Hence, with a new upsurge of worker militancy fighting hard against a furious backlash from some of the biggest corporations and contemporary Robber Barons in America, why wouldn’t the Democrats want to embrace being the “party of the people” once again? As Hamilton Nolan says of the present moment in the Guardian:
It is also a golden opportunity for a Democratic party that has spent the last six years wringing its hands about losing working-class voters to the pseudo-populist (and racist) appeal of Trumpism. Want to get working people enthusiastic about Democrats again? Then the Democrats should help working people. National Democratic politicians should be holding press conferences decrying the greedy chief executives closing these stores just because workers tried to stand up for themselves. Joe Biden should be screaming his head off about billionaire Starbucks chief Howard Schultz’s disgusting union-busting at the same volume that Ron DeSantis is blathering about “woke corporations”.
Indeed, one wonders, if not now, when? With that in mind, progressives should not just celebrate Labor Day as a tribute to the historical accomplishments of the labor movement but as a wake-up call to win back the American working class to speaking truth to oligarchical power rather than falling back on the same tired neoliberalism.

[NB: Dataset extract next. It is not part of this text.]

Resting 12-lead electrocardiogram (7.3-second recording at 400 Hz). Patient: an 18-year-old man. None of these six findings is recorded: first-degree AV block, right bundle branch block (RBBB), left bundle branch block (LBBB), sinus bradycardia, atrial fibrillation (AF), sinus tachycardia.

With Friends Like These, Who Needs Enemies
While it remains to be seen whether the current pro-labor lip service of the Biden Administration will translate into any transformative action, it is clear that some of the union movement’s traditional enemies are trying to get in on the new-found energy they see in worker organizing. As the Los Angeles Times reports:
A startup backed by Silicon Valley venture capitalists, Unit of Work is an unlikely candidate for the role of labor movement champion. Its outside investors have made fortunes backing technologies such as artificial intelligence, cryptocurrencies and video games. One is among California’s foremost critics of public-sector labor unions.

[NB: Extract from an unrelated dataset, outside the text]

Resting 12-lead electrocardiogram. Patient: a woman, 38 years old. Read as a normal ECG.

But these people used to multibillion-dollar sales and IPOs see a big opportunity in the atomized, restive condition of America’s workforce and the possibility of transforming it through a new era of unionization. “We only invest in areas where we think we can get a return,” said Roy Bahat, head of Bloomberg Beta, the venture arm of billionaire Mike Bloomberg’s media empire.
Unit’s business model works like this: The startup’s organizers provide free consulting to groups of workers organizing unions within their own workplaces — helping them build support to win elections, advising them on strategy in contract-bargaining sessions, guiding them through paperwork filings and around legal obstacles. Once a contract is in place, members of the new union can decide to pay Unit a monthly fee — similar to traditional union dues — to keep providing support.
More specifically, Tim Draper, the techno-reactionary who filed a ballot measure to ban public sector unions in California, is one of the investors in this project. Why? Draper is fan of what he hopes would be a “decentralized” labor movement without the same structure as the current one and, crucially, without public sector unions.
Of course, this kind of “disruption” of the labor movement would gut its political power and make the public sector more vulnerable to the undemocratic schemes of the billionaire boys’ club. It would also do significant harm to one of the largest organized funding sources of the Democratic party.
So, thanks but no thanks for the help.